У гитлеровцев в обороне оживление. Что это? Прибытие новых войск? Подготовка к наступлению, передислокация или это игра, чтоб нас обмануть?
Уже который день мы ведем наблюдение. Строим планы, как нам пробраться через укрепления противника, пройти к ним в тыл. Иногда мы так размечтаемся, что простой рядовой «язык» нам уже не нужен. Генерала подавай! Да еще с планшетом! А в нем оперативные планы и карты.
В стереотрубу видим ряды проволочного заграждения. Они идут вдоль обороны противника, прерываются около лощины. А лощина глубокая, длинная – ведет к самой обороне немцев и, видимо, не простреливается. Пулеметы с правого и левого флангов, пожалуй, не возьмут ее. Она конечно же заминирована, но наши саперы обещают провести нас по лощине. Итак, лощина – единственная возможность для осуществления нашего плана.
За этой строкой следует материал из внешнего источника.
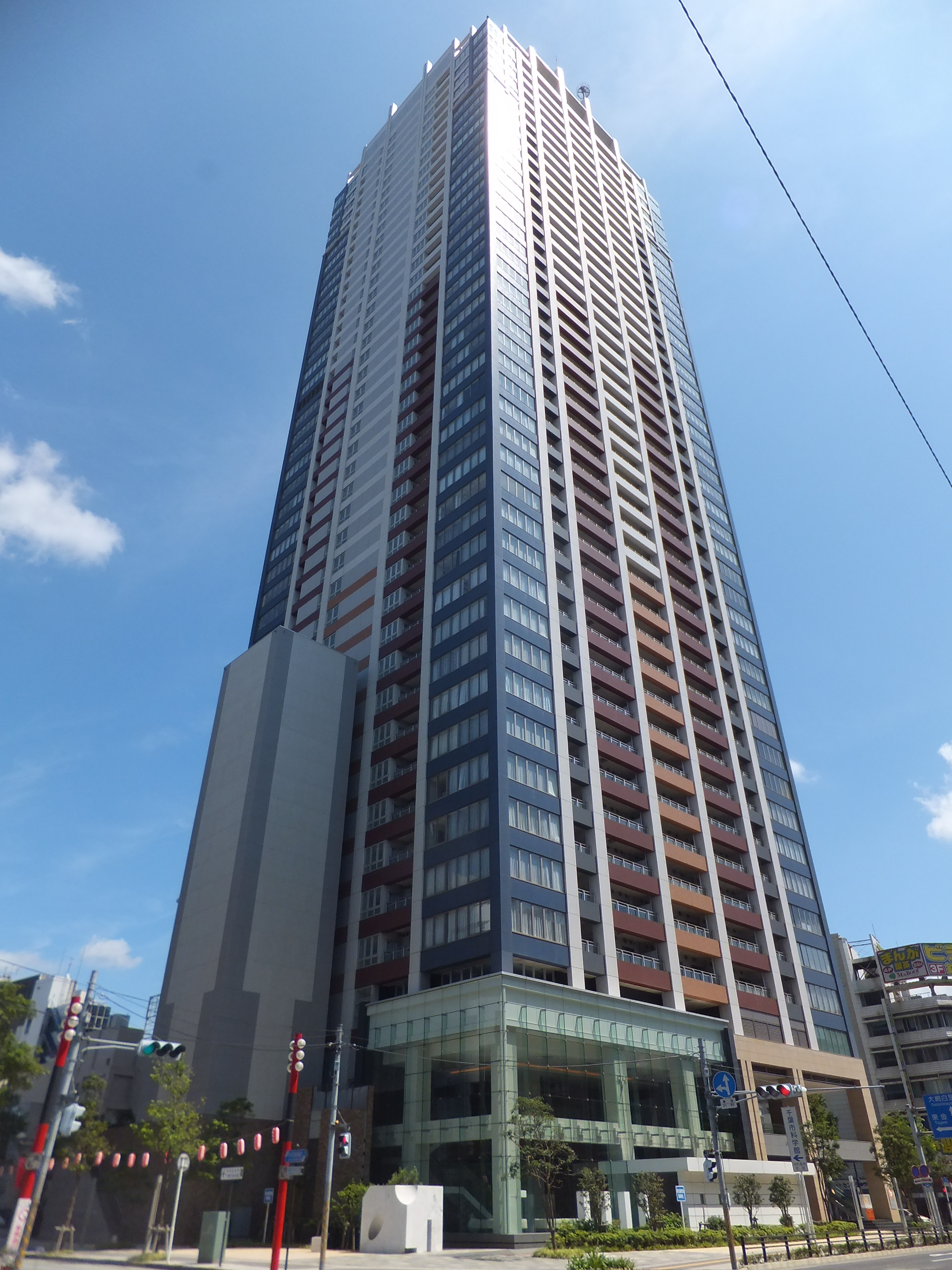 千葉市中心部で最高層のタワーマンション、Chiba Central Tower（千葉セントラルタワー）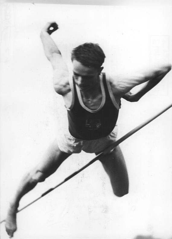 Gerd Dührkop Zentralbild Kohls-Wendorf 5.8.1962 Leichtathletiksportfest in Potsdam Im Potsdamer Leichtathletikstadion am Luftschiffhafen kam es am 4.8.1962 zu einer letzten Probe unserer Leichtathleten vor den Ausscheidungen gegen Westdeutschland in Prag und Malmö. UBz: Für das herausragendste Ergebnis sorgte Gerd Rübrkop (SC Empor Rostock) , der mit 2,13 m einen neuen deutschen Rekord im Hochsprung erzielte.

Мы подобрали восемь автоматчиков-добровольцев. ПНШ разведки полка капитан (уже капитан!) Анистратов доложил подполковнику Озерскому о наших замыслах. Командир полка вызывает нашу восьмерку к себе на КП.
– Что ж, инициативу одобряю! – сказал подполковник. – Но в тыл к немцам отпустить вас не могу, не время. Да на нашем участке фронта сейчас и не пройти. Надо реально смотреть на вещи. Не могу я зря рисковать своими бойцами, а вот взять «языка» с линии обороны– это сейчас наиважнейшая задача всего полка. Ясно? Действуйте!
И вот мы действуем. Впереди идет Постников. Он недавно окончил школу младших лейтенантов, и сейчас для него не существует на свете преград. Капитан Анистратов передает последнее приказание: «Всю операцию закончить до четырех утра. Не уложитесь к этому времени, возвращайтесь. Это приказ командира полка».
Капитан волнуется. Его волнение понятно. Сегодня впервые он остается в обороне, а нас отправляет на задание. Он очень изменился. Подобрел, что ли. Заботился, как бы я не отстала, помогал. Сверили часы. Меня мучает любопытство: почему именно в четыре часа утра надо закончить операцию? Перед тем, как покинуть уютные траншеи пехотинцев, Анистратов отзывает Постникова и меня в сторону и повторяет: «Так помните: в четыре вы должны быть здесь, иначе пехота пойдет в разведку боем и вы, если не вернетесь к этому времени, можете попасть в переплет, под огонь своих батарей».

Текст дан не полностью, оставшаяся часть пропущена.